From an article by the National Catholic Reporter on the occasion of Dan turning 89: “Dan's contemplative rhythm of listening and going public puts him in the tradition of the towering prophets . . . who notwithstanding the vast distance in time, have become Dan's mentors and models. Like them, he denounces war, weapons, arms races, corrupt regimes, miscarriages of justice, assaults on human rights, and threats to widows and orphans, the unborn and prisoners.” 

Berrigan Remembrances Include his Consistent Stand        

A lengthy obituary in the National Catholic Reporter says:

"Berrigan received criticism from the political left for his pro-life views. He was a longtime endorser of the 'consistent life ethic,' and he served on the advisory board of Consistent Life, an organization that describes itself as 'committed to the protection of life, which is threatened in today's world by war, abortion, poverty, racism, capital punishment and euthanasia.'
"I have always made it clear," Berrigan said in the America interview, "that I am against everything from war to abortion to euthanasia."

In their obituary on May 1, Crux magazine noted: “Despite his image as a radical lefist, Berrigan was also an outspoken opponent of abortion. During a 1984 talk at a Catholic parish in the Archdiocese of Milwaukee, Berrigan denounced what he called a ‘theory of allowable murder’ in contemporary society. Christians should have no part in ‘abortion, war, paying taxes for war, or disposing of people on death row or warehousing the aged,’ Berrigan said on that occasion.” 

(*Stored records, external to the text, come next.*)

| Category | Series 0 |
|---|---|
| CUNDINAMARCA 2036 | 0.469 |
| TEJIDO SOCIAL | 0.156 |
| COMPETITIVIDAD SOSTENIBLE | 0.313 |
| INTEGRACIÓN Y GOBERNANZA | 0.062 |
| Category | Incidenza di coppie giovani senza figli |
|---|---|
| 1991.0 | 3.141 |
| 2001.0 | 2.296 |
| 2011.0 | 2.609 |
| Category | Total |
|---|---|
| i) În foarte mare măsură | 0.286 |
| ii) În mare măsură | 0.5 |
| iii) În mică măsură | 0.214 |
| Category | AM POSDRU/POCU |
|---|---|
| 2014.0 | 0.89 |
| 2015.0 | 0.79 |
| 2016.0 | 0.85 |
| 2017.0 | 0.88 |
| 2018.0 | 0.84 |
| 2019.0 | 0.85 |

Crux followed up the next day in a May 2 Crux article on how he embodied the “cultural revolution” of Pope Francis says: “nowhere does Berrigan write his theology more clearly than in the area of the consistent ethic of life. Through his activism and writing, Berrigan was abundantly clear that this consistency meant opposing the 'culture of death' universally on a range of issues as diverse as war, the death penalty, euthanasia, poverty, and abortion. Why? Precisely because he didn’t consider those to be diverse issues at all. They all dealt with killing God’s creatures. That, Berrigan said in the bluntest way possible, is a sin.” 

Quotations from Daniel Berrigan  

Reflections (Amherst, Mass.), vol. 2, no. 4 (Fall 1979), 1-2.

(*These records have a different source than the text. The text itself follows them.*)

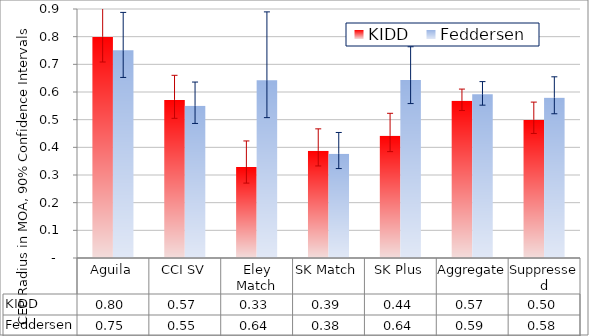
| Category | KIDD | Feddersen |
|---|---|---|
| Aguila | 0.801 | 0.751 |
| CCI SV | 0.571 | 0.55 |
| Eley Match | 0.329 | 0.643 |
| SK Match | 0.388 | 0.377 |
| SK Plus | 0.442 | 0.644 |
| Aggregate | 0.569 | 0.592 |
| Suppressed | 0.5 | 0.58 |

I come to the abortion question by way of a long, long experience with the military and the mainline violence of the culture, expressed in war
. . . So I go from the Pentagon and being arrested there, to the cancer hospital, and then I think of abortion clinics, and I see an "interlocking directorate" of death that binds the whole culture. That is, an unspoken agreement that we will solve our problems by killing people in various ways; a declaration that certain people are expendable, outside the pale. . .  A decent society should no more have an abortion clinic than the Pentagon.” 

Signing an online petition in opposition to Amnesty International’s move to endorse abortion as a “right” in 2007: 

My moral conviction on abortion and the rights of the unborn are more serious than “a point of view" . . .  It's as close to my conscience as war and the death penalty.